(Collection entries)

# # # # #

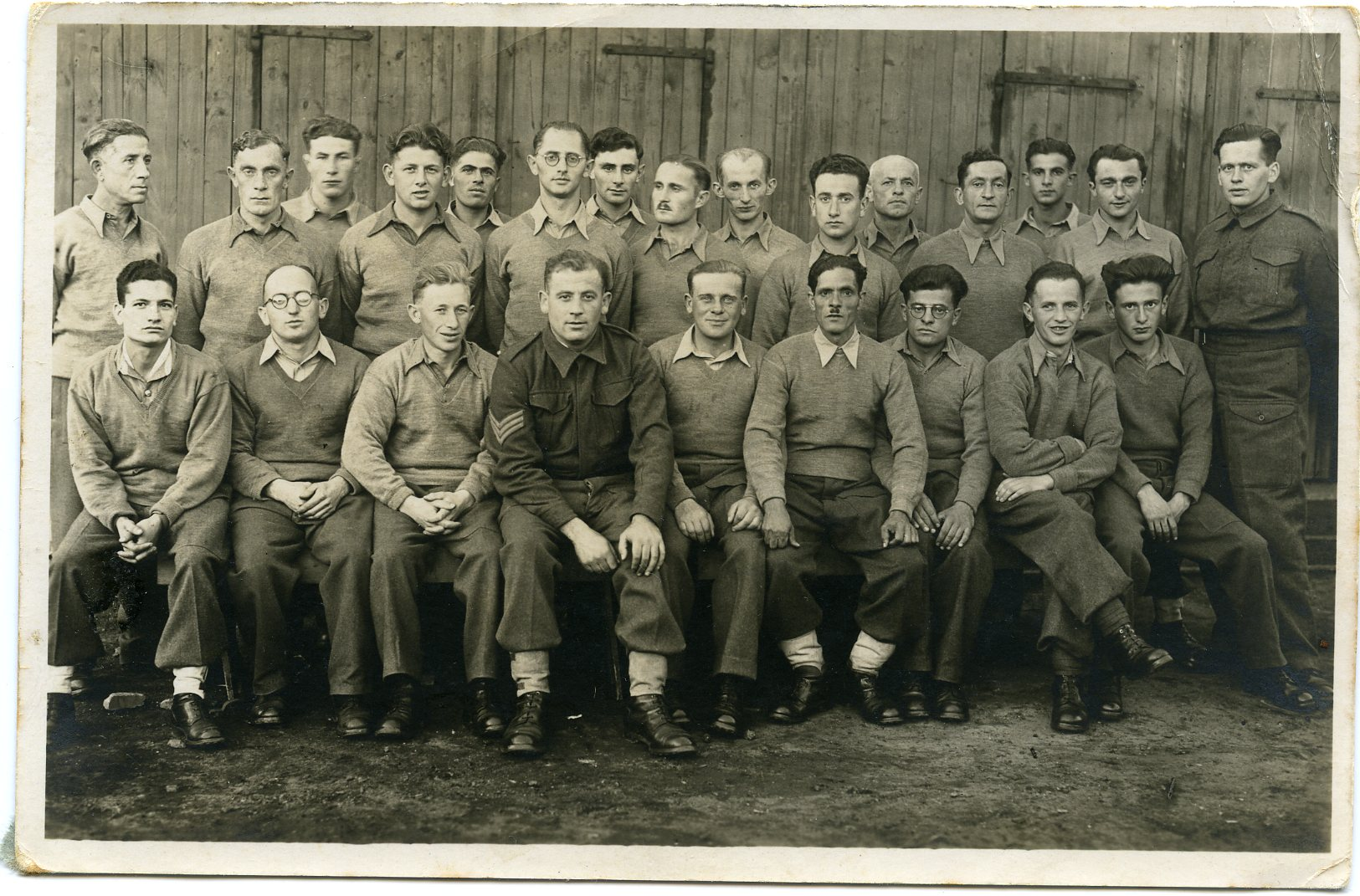 קבוצת חפרים שבויי מלחמה במחנה שבויים בגרמניה עם מנהגם יוסף אלמוגי (במרכז התמונה)
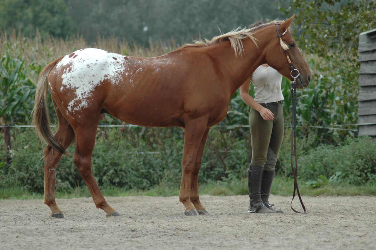 Appaloosa
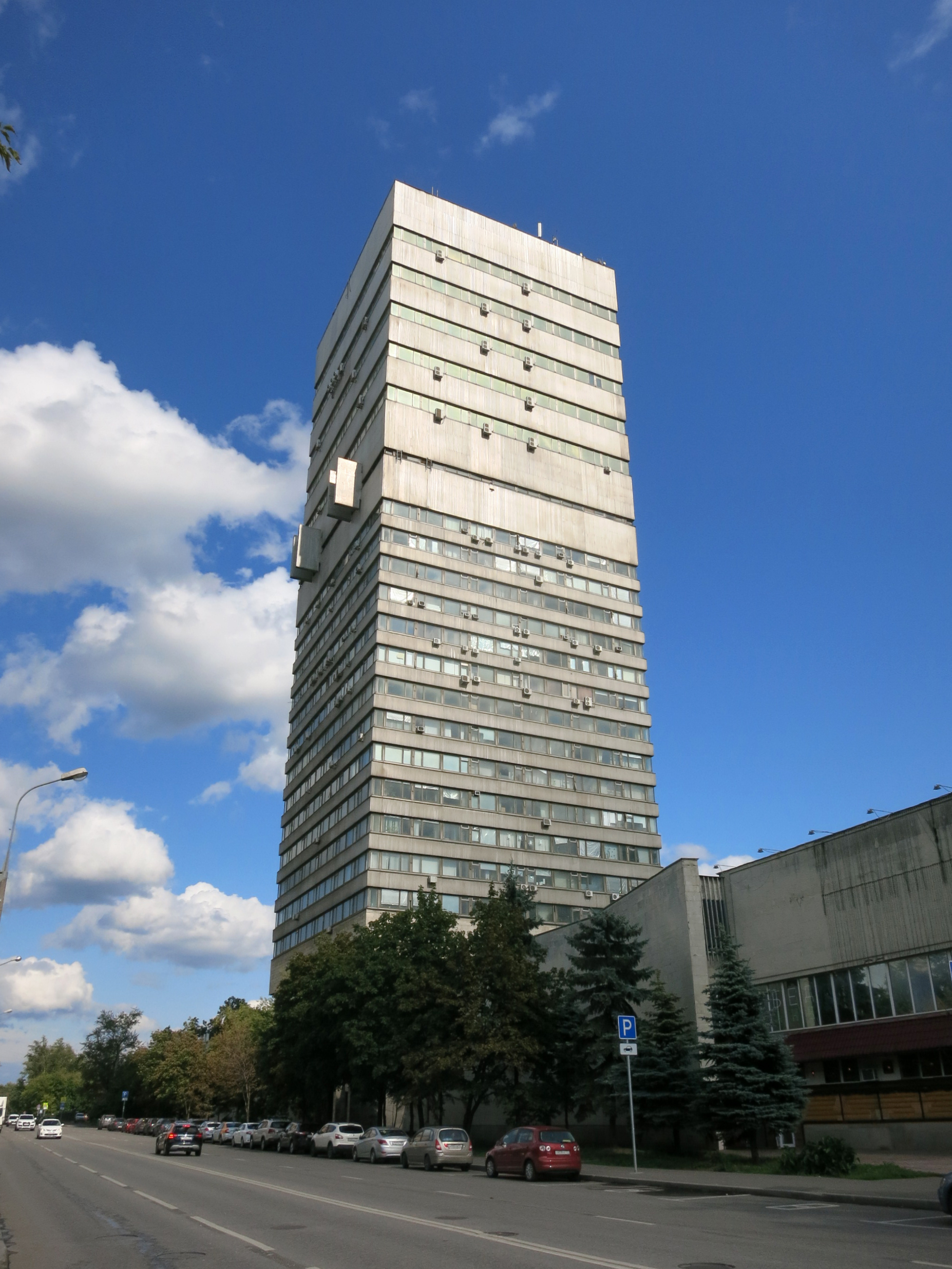 Главный межрегиональный центр обработки и распространения статистической информации Росстата (ГМЦ Росстата). Бывший Главный вычислительный центр Центрального статистического управления СССР. Здание возведено в 1968–1980 гг. Архитекторы: Леонид Николаевич Павлов, Александр Всеволодович Лунёв, А. П. Семёнов, П. Э. Этлина. Конструкторы: Е. Б. Гармсен, Г. Г. Лысенко, В. А. Соболев. Высота здания — 110 м. 55°46′45.6″N 37°44′00.5″E 55.7793305, 37.7334774
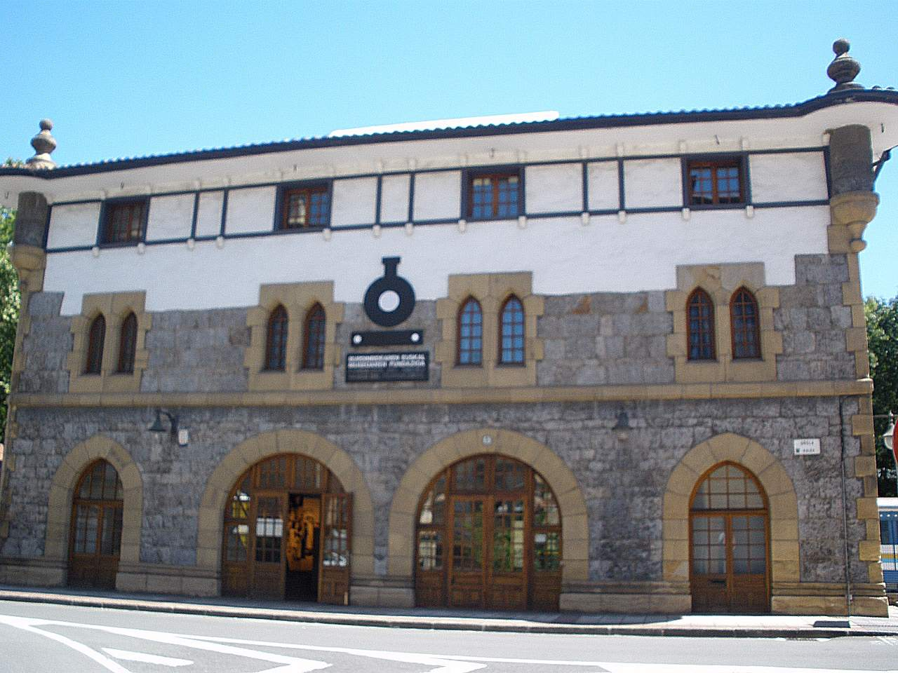 Museo Vasco del Ferrocarril, en la antigua estación de tren de Azpeitia (Gipuzkoa)
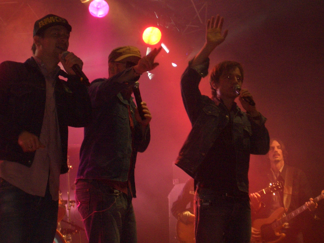 Schwuuuuuuuuuule Mädchen
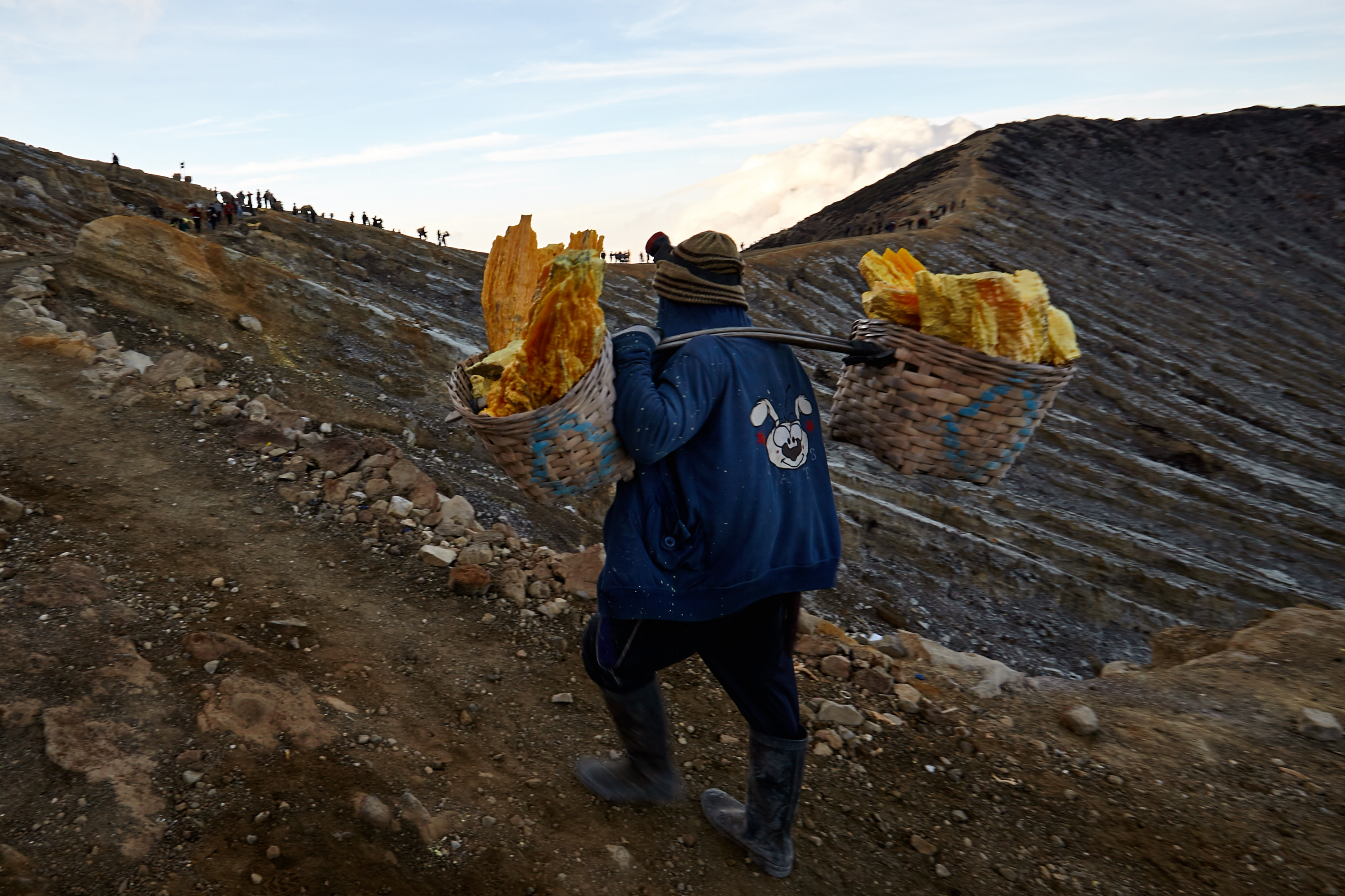 Penambang belerang tradisional di Gunung Ijen
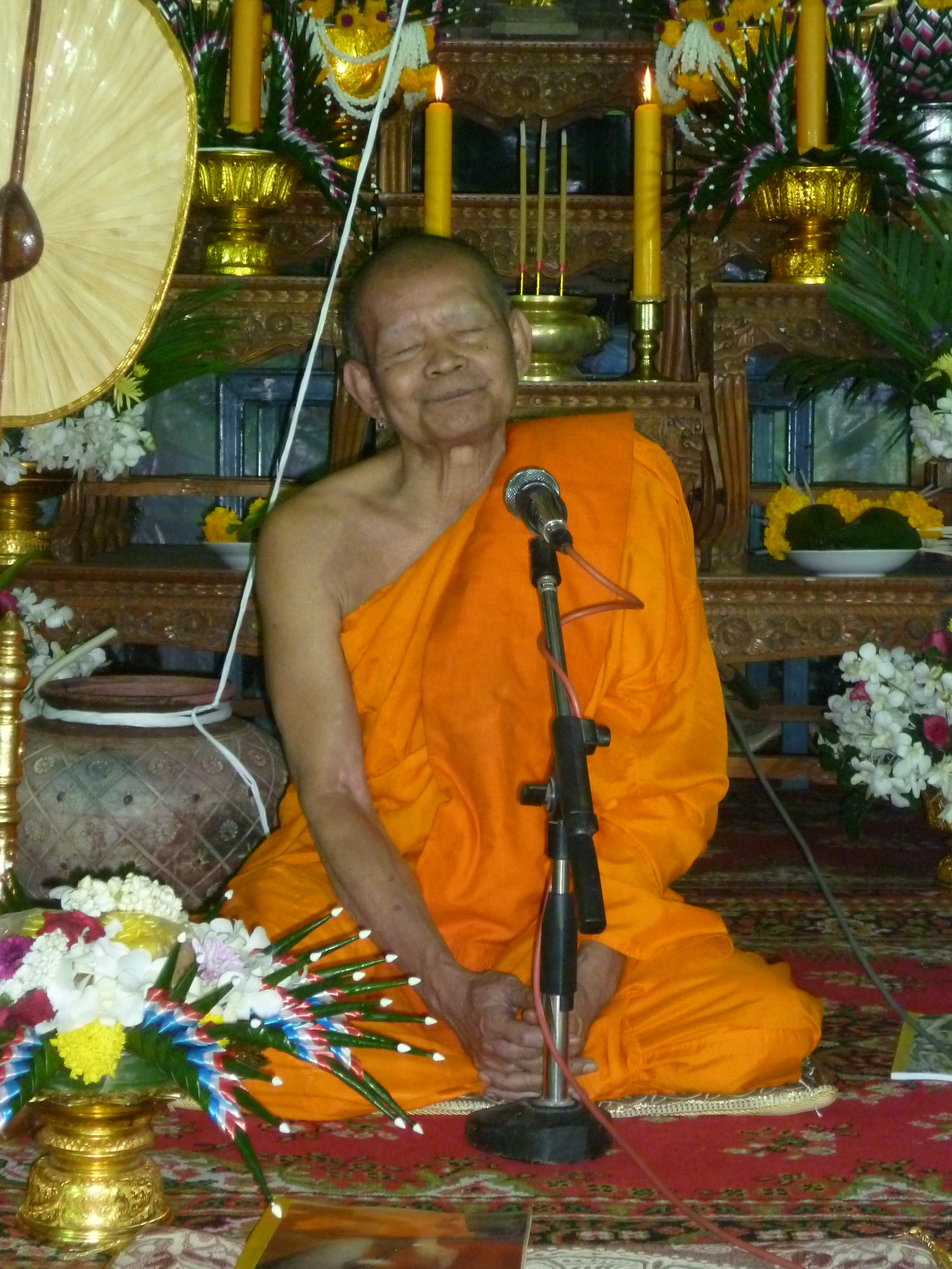 เจ้าคณะตำบลเบิกไพร-ลาดบัวขาว เจ้าอาวาสวัดปลักแรด

# # # # #

A verbatim copy of the records is needed, with all images omitted.

 קבוצת חפרים שבויי מלחמה במחנה שבויים בגרמניה עם מנהגם יוסף אלמוגי (במרכז התמונה)
 Appaloosa
 Главный межрегиональный центр обработки и распространения статистической информации Росстата (ГМЦ Росстата). Бывший Главный вычислительный центр Центрального статистического управления СССР. Здание возведено в 1968–1980 гг. Архитекторы: Леонид Николаевич Павлов, Александр Всеволодович Лунёв, А. П. Семёнов, П. Э. Этлина. Конструкторы: Е. Б. Гармсен, Г. Г. Лысенко, В. А. Соболев. Высота здания — 110 м. 55°46′45.6″N 37°44′00.5″E 55.7793305, 37.7334774
 Museo Vasco del Ferrocarril, en la antigua estación de tren de Azpeitia (Gipuzkoa)
 Schwuuuuuuuuuule Mädchen
 Penambang belerang tradisional di Gunung Ijen
 เจ้าคณะตำบลเบิกไพร-ลาดบัวขาว เจ้าอาวาสวัดปลักแรด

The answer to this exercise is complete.